* **Your objective**
Gather each line of the entries below that includes "delle".

########

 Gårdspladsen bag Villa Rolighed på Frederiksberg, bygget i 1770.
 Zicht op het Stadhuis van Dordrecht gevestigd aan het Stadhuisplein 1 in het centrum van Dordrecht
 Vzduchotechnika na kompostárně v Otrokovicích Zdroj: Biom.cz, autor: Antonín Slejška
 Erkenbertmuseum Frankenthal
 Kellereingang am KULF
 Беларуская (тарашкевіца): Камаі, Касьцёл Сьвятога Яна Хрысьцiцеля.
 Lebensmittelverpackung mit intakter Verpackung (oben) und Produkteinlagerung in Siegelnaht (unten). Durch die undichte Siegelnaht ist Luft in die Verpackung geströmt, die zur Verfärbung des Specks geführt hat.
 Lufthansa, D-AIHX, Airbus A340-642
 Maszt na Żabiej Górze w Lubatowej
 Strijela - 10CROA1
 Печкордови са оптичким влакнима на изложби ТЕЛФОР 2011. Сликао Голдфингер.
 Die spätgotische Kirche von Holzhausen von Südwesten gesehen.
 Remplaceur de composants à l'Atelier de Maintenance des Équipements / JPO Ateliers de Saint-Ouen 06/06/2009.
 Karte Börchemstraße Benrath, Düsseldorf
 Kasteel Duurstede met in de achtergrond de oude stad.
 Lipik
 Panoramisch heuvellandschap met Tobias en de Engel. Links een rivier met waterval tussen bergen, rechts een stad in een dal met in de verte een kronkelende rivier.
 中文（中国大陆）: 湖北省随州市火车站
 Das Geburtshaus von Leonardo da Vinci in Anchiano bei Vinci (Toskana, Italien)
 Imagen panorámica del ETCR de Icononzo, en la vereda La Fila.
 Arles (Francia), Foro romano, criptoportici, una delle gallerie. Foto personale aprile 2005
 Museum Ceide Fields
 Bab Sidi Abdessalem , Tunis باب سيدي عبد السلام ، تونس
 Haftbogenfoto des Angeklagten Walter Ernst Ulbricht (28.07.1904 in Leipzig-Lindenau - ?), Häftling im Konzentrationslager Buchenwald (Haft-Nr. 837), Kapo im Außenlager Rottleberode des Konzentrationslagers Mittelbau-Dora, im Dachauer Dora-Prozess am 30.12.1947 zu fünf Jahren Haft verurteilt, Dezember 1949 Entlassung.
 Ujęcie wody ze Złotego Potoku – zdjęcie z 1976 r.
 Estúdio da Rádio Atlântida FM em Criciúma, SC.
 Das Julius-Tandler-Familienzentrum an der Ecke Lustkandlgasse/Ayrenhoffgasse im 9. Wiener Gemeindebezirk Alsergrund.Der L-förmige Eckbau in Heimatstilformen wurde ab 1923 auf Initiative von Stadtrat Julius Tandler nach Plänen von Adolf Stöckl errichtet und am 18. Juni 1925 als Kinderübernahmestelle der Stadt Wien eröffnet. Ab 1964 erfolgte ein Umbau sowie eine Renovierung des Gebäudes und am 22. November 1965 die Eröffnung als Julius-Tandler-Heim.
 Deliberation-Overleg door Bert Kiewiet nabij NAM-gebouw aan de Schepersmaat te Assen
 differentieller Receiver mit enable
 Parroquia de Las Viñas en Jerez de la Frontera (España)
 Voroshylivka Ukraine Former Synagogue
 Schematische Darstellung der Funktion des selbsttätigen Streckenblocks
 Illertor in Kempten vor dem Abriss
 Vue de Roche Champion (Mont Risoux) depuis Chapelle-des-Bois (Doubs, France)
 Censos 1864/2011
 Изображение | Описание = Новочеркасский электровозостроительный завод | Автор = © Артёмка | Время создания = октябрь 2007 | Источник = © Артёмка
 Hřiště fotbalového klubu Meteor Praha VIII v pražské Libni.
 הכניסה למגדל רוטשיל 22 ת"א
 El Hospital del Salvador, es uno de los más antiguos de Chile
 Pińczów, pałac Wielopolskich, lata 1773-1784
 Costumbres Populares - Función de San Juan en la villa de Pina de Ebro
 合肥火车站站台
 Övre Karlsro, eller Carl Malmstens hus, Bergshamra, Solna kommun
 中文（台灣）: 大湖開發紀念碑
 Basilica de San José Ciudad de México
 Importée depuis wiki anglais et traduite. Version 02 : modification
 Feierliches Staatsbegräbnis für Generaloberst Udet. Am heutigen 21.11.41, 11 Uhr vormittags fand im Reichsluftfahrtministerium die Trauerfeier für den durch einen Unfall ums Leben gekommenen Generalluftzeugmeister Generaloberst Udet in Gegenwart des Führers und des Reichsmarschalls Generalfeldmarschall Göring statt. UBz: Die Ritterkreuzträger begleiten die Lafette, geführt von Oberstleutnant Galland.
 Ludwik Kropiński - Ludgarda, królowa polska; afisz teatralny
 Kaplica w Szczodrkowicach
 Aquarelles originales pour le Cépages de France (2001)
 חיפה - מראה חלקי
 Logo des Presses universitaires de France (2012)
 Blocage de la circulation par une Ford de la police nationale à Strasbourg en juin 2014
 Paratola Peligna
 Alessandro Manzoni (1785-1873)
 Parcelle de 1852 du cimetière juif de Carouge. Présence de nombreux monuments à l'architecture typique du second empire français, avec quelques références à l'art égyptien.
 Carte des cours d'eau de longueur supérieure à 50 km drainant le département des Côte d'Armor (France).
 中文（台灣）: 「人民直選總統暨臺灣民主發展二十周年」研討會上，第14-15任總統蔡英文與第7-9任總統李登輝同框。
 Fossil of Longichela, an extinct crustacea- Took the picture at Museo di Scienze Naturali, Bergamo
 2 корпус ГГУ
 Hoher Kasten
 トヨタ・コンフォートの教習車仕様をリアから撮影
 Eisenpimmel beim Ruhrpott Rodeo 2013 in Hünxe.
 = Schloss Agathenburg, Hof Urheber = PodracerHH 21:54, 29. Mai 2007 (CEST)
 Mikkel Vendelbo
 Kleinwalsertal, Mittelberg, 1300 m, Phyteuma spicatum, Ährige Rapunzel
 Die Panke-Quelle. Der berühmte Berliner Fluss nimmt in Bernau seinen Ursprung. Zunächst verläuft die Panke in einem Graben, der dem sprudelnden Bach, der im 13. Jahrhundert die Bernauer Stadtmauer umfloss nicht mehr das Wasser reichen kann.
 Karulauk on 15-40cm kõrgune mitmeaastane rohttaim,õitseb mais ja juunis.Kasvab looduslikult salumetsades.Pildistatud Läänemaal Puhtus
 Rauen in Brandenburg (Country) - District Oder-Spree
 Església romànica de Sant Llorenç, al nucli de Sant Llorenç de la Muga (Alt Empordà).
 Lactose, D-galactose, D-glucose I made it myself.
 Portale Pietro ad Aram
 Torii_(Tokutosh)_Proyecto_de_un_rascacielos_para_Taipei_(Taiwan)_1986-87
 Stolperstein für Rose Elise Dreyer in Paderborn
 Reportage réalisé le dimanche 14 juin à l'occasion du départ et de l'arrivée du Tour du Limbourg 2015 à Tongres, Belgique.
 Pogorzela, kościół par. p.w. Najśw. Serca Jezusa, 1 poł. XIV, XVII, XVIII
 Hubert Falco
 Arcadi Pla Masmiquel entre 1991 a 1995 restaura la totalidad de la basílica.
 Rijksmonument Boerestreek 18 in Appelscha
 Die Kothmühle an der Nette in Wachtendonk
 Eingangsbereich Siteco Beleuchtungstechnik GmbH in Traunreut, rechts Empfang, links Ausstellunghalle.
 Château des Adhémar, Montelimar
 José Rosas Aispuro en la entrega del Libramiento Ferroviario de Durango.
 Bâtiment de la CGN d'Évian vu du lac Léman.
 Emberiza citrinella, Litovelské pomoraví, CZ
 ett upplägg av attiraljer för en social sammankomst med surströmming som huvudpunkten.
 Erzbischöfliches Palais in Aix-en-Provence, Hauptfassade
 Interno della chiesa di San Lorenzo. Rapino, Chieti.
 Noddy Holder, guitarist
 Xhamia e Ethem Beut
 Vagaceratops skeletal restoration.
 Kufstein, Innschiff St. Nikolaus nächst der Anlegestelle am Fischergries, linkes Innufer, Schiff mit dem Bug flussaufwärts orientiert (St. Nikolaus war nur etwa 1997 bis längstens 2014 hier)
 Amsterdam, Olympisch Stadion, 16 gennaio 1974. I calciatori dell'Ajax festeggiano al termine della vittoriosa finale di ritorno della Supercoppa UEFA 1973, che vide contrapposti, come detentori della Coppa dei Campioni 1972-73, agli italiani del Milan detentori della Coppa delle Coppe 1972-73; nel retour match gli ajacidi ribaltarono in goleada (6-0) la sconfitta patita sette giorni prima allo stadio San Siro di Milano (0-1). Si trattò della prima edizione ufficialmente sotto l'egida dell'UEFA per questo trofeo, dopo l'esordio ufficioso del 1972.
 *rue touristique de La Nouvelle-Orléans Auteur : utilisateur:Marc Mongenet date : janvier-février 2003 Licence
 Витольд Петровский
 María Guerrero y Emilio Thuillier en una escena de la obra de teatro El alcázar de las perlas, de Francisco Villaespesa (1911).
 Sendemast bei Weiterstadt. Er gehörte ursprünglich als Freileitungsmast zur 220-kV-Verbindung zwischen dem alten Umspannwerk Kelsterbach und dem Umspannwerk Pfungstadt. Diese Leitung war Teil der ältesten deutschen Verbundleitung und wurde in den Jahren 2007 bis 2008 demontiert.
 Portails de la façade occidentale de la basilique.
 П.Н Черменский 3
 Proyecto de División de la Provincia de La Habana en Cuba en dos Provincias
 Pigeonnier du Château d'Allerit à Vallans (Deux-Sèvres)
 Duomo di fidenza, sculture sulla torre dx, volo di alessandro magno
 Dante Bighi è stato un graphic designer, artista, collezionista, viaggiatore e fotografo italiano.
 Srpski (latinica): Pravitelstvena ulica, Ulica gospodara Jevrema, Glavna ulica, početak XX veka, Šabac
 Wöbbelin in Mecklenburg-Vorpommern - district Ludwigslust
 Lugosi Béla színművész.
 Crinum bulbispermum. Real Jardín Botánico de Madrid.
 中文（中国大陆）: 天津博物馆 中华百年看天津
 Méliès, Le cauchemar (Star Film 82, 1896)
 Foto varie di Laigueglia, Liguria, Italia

########

* **The answer**
 Arles (Francia), Foro romano, criptoportici, una delle gallerie. Foto personale aprile 2005
 Amsterdam, Olympisch Stadion, 16 gennaio 1974. I calciatori dell'Ajax festeggiano al termine della vittoriosa finale di ritorno della Supercoppa UEFA 1973, che vide contrapposti, come detentori della Coppa dei Campioni 1972-73, agli italiani del Milan detentori della Coppa delle Coppe 1972-73; nel retour match gli ajacidi ribaltarono in goleada (6-0) la sconfitta patita sette giorni prima allo stadio San Siro di Milano (0-1). Si trattò della prima edizione ufficialmente sotto l'egida dell'UEFA per questo trofeo, dopo l'esordio ufficioso del 1972.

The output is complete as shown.